As noted, the causes of action for unjust enrichment or quantum meruit require the Plaintiff to allege that it conferred a benefit upon the Defendants and as to which it would be unjust to permit the Defendants to retain the benefit or circumstances in which it reasonably expected compensation. The Defendants dispute the existence of a benefit conferred by the Plaintiff on the Defendants. They assert any benefit arising from the services provided by the Plaintiff accrued to the patients only and not the Defendants.

However, even assuming the Plaintiff must establish a benefit to sustain both theories, the Court finds that the pleading alleges sufficient facts concerning a benefit conferred on the Defendants. The Complaint asserts the Defendants represented to their insureds that their plans afforded them rights to out-of-network services and indeed charged higher premiums for such rights. They also acknowledged that insureds were entitled to seek and receive emergency services from out-of-network providers without risk of balance billing, consistent with statutory and regulatory obligations to which the Defendants were subject. The Complaint alleges the performance by the Plaintiff of out-of-network emergency or pre-authorized services for the Defendants' patients/insureds enabled the Defendants to discharge their contractual and/or legal obligations to those patients by permitting them to obtain such services. In light of these allegations, the Court finds that, under the Printing Mart-Morristown test, the facts pleaded are sufficient from which to glean the fundament of a cause of action for quasi-contractual relief.

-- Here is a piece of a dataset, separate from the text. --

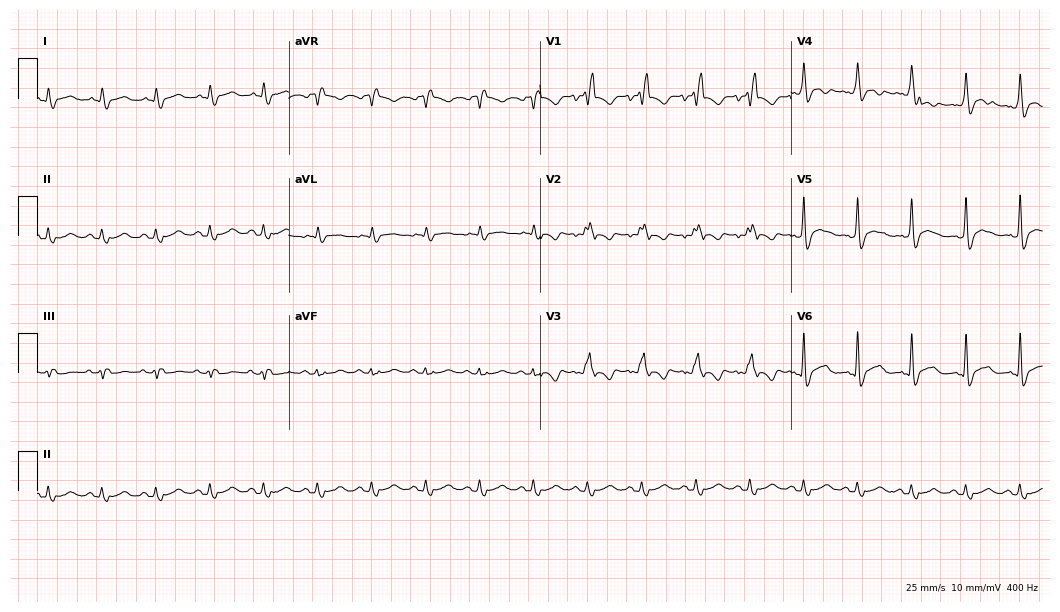
ECG — a 53-year-old male. Findings include right bundle branch block (RBBB), sinus tachycardia (a sinus rate of 100 beats per minute or more).
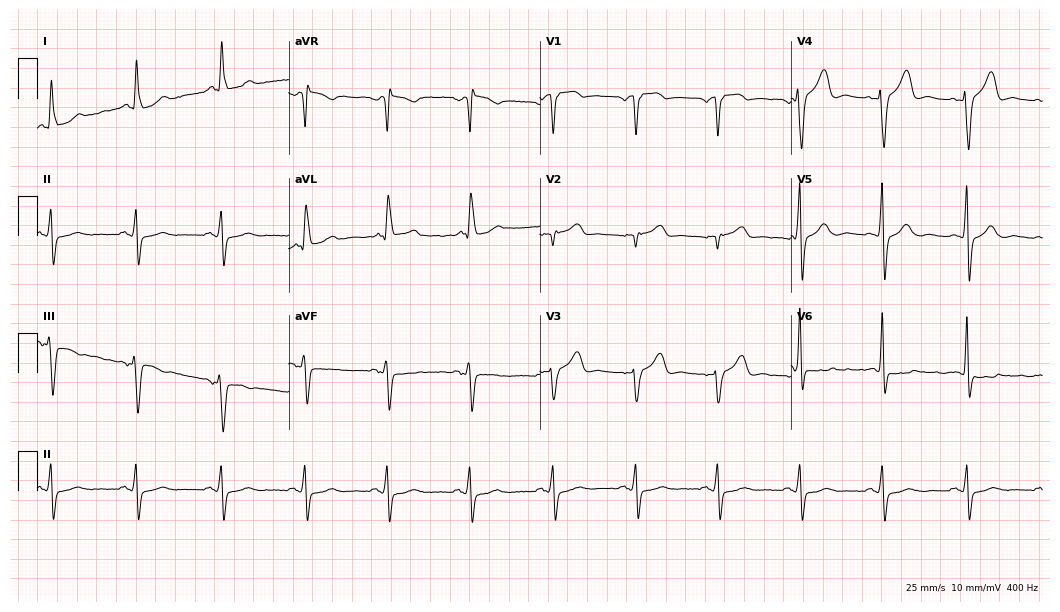
12-lead ECG from a man, 68 years old (10.2-second recording at 400 Hz). No first-degree AV block, right bundle branch block, left bundle branch block, sinus bradycardia, atrial fibrillation or sinus tachycardia recorded for this tracing.

The Defendants cite cases, none of which are controlling on this Court, in which the courts did determine that an insurer/payor received no benefit when a provider merely provided a service to an insured. The courts in those cases concluded that the only outcome for the payor in such circumstances was a demand for payment. Such courts noted that the payor is indifferent as to which out-of-network provider the patient/insured actually chooses.

But other courts, typically in cases involving claims grounded in quasi-contract and the performance of emergency services, have determined that the payor did receive a benefit from the provider's services - namely, the services enabled the payor to discharge a legal obligation owed to the patient/insured. One such case is El Paso Healthcare Services v. Molina Healthcare of New Mexico, Inc., 683 F.Supp.2d 454, 461 (W. D. Tex. 2010), where the court reasoned that "[w]hile it is true that the immediate beneficiaries of the medical services were the patients, and not Molina [the health maintenance organization], that company did receive a benefit of having its obligations to plan members and to the state in the interests of plan members, discharged." (Emphasis in original). The court noted that "Molina describes this discharging of obligations benefit as 'incidental,' but the Court finds this benefit material, due to the aforementioned obligations." Ibid. It further observed that "[i]ndeed, Molina's very reason for existence is to ensure that such services are provided to plan members; seeing this core obligation fulfilled is hardly incidental." Ibid.

The court stated that "[i]f these obligations are not deemed material and central to the Medicaid managed care scheme, how is such a system supposed to function?" Id. at 462. It found that "[i]n sum, these discharges were furnished for the benefit of Molina, which enjoyed and accepted them, and Molina even acknowledged as much when it tendered payment for them at a rate it deemed to be proper." Ibid. Referring to the elements of a claim in quasi-contract, the court held that "prongs two and three [requiring a benefit to be conferred upon and accepted by the defendant] have been fulfilled as well as one and four, even though Molina disputes this characterization of the facts." Ibid.

It is true that El Paso Healthcare Services involved a managed care organization providing coverage to Medicaid-eligible patients. As such, that entity had obligations to ensure the delivery of certain services to enrolled patients.

But it is not a significant leap of logic to find that a similar benefit accrued to the Defendants here, at least under the facts as alleged by the Plaintiff. The services provided were either emergency services that applicable regulations required the Defendants to cover without the insureds being balance billed or out-of-network services that the Defendants had agreed their subscribers could receive and, accordingly, pre-authorized the Plaintiff to perform. The performance of such services enabled the Defendants to satisfy contractual and legal obligations to obtain emergency services or permit the subscribers to seek, in appropriate cases, service from out-of-network providers -obligations that, as the Complaint alleges, were supported by the receipt of higher premiums.

In the Fourth Count, the Complaint also purports to state a cause of action for promissory estoppel. Such a claim for promissory estoppel requires a showing of a clear and definite promise made with the expectation of reliance, reasonable reliance, and substantial detriment. See Lobiondo v. O'Callaghan, 357 N.J.Super. 488, 499 (App. Div. 2003). Here again, the facts set forth in the Complaint, considered as a whole, establish a cause of action for promissory estoppel.

The Plaintiff alleges a promise to pay for out-of-network or emergency services delivered as to each disputed patient account. The Complaint alleges the Defendants either gave prior authorization for the services or advised that such authorization was unnecessary. In either event, the Complaint alleges the result of such communication was a promise to pay for the services on which the Plaintiff relied to its detriment.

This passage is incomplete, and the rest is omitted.